Question

17. Write a quadratic equation to find two consecutive odd natural numbers whose

product is 63. Then find the numbers

Answer 1

7 and 9

Explanation:

So we want two consecutive odd numbers whose product is 63.

Let's write an equation.

Let's let n be a random integer: doesn't matter what it is. Therefore, the first integer must be 2n+1.

This is because we're letting n be whatever it wants to be. If we multiply that whatever number by 2, then it will turn even. If we add 1 to an even number, it becomes odd.

Therefore, our first odd number is (2n+1). Our second, then, must be (2n+3).

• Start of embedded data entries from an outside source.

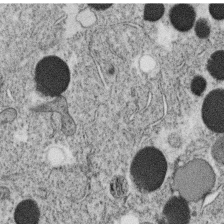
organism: C. elegans
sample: C. elegans oocyte; sperm cells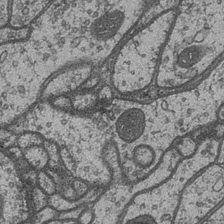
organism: Drosophila
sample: Optic medulla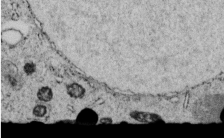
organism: C. elegans
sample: C. elegans embryo early stage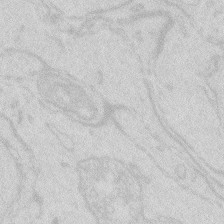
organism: Zebrafish
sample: Macrophage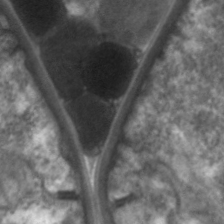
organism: C. elegans
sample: Pharynx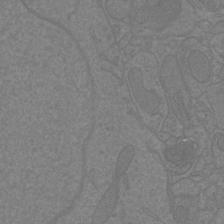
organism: Mouse
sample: Cortical neurons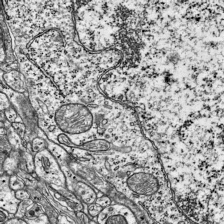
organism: Mouse
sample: Visual Cortex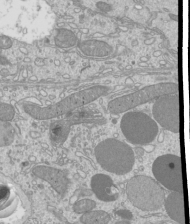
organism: Mouse
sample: Cilia; mouse epididymis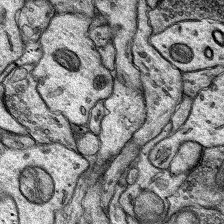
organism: Rat
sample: Hippocampus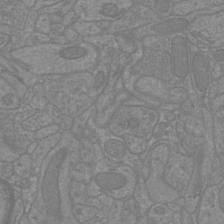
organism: Mouse
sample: Cortical neurons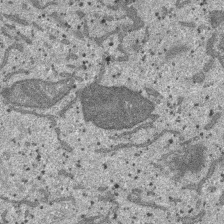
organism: Human
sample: Lung epithelial cells infected with SARS-CoV-2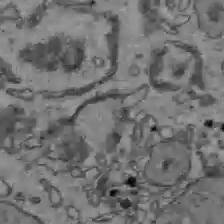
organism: C57BL Mouse
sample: Liver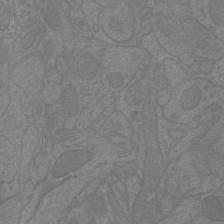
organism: Mouse
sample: Cortical neurons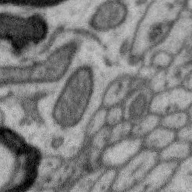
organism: Zebra finch
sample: Brain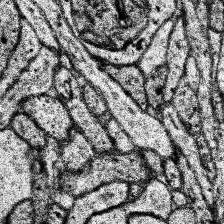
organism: Human
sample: Temporal Lobe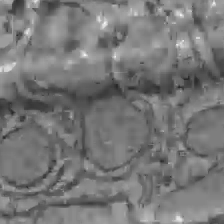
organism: C57BL Mouse
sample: Liver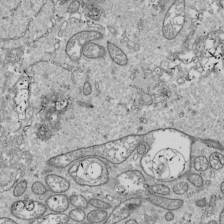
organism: Drosophila
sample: Cell division; meiosis; drosophila spermatocytes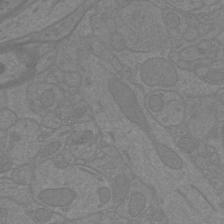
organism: Mouse
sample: Cortical neurons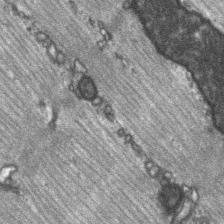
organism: C57BL Mouse
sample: Soleus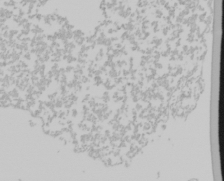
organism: Mouse
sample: Cancer cell death in ED-1 cells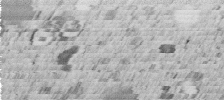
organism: C. elegans
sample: C. elegans embryo early stage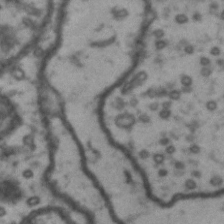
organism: Drosophila
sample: Brain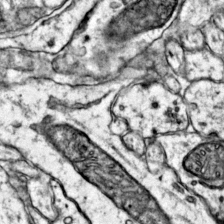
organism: Mouse
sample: Primary visual cortex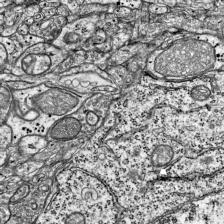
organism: Mouse
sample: Visual Cortex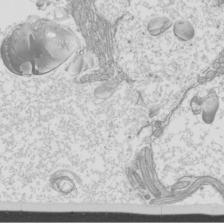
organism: Mouse
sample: Cilia; mouse epididymis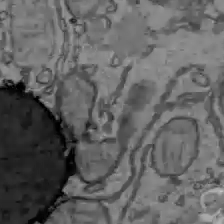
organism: C57BL Mouse
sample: Liver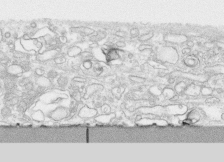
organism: Human
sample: CRL-1474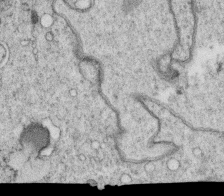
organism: C. elegans
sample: C. elegans oocyte; sperm cells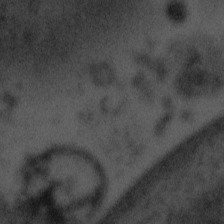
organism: Tuwongella immobilis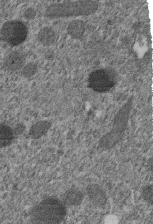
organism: C. elegans
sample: C. elegans embryo early stage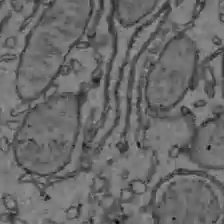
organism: C57BL Mouse
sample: Liver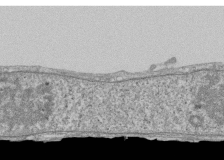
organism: Human
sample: Fibroblast cells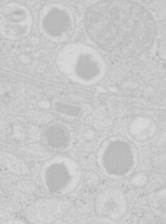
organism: Mouse
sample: Pancreas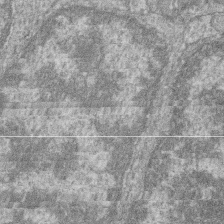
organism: Zebrafish
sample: Cilia; retinal pigment epithelium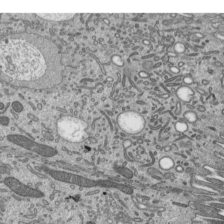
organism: Mouse
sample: Mouse epididymis efferent ductule cilia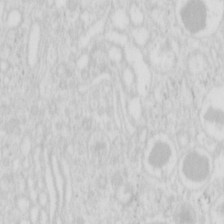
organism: Mouse
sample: Pancreas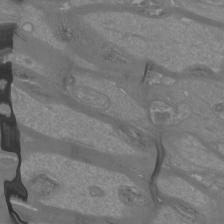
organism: Mouse
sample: Cortical neurons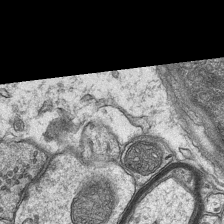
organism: Mouse
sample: CA1 Hippocampus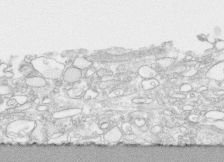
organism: Human
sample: CRL-1474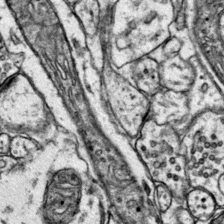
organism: Mouse
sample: Primary visual cortex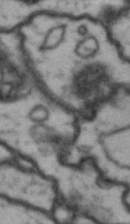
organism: Drosophila
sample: Brain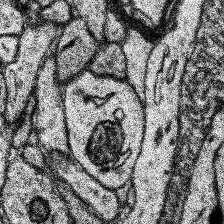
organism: Human
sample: Temporal Lobe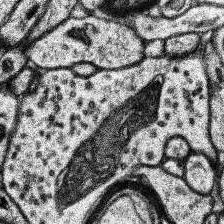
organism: Human
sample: Temporal Lobe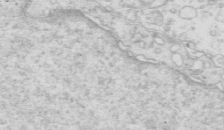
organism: Mouse
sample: Multiciliated cells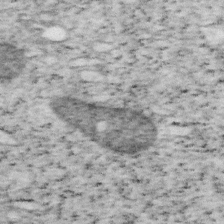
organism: Mouse
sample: OT-I killer T cells with ID8 ovarian cancer cells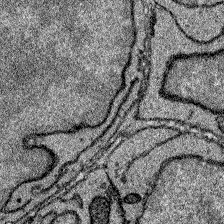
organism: Zebrafish
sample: Larval olfactory bulb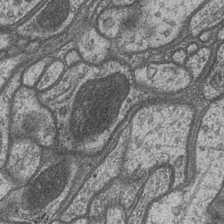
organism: Drosophila
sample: Optic medulla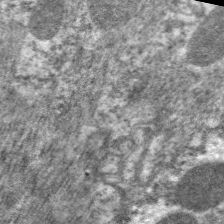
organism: C. elegans
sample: Pharynx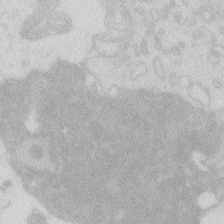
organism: Zebrafish
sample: Macrophage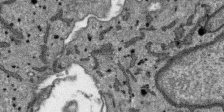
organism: Human
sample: Lung epithelial cells, uninfected (mock) control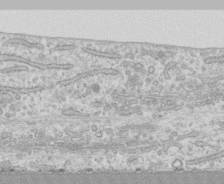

Multiply them together. They equal 63. Thus:

`(2n+1)(2n+3)=63`

Expand:

`4n^2+6n+2n+3=63`

Combine like terms:

`4n^2+8n+3=63`

Subtract 63 from both sides:

`4n^2+8n-60=0`

Divide both sides by 4:

`n^2+2n-15=0`

And now, factor:

`(n+5)(n-3)=0`

Zero Product Property:

`n+5=0\text{ or } x-3=0`

Find n:

`n=-5\text{ or } n=3`

So, we've found n.

Then the first integer is either:

`2(-5)+1 \text{ or } 2(3)+1`

Evaluate:

`-9 \text{ or } 7`

However, we want two consecutive odd natural numbers. So, ignore the -9.

Therefore, our first odd integer is 7.

And our second one would be 9.

So, our answer is 7 and 9.

And we're done!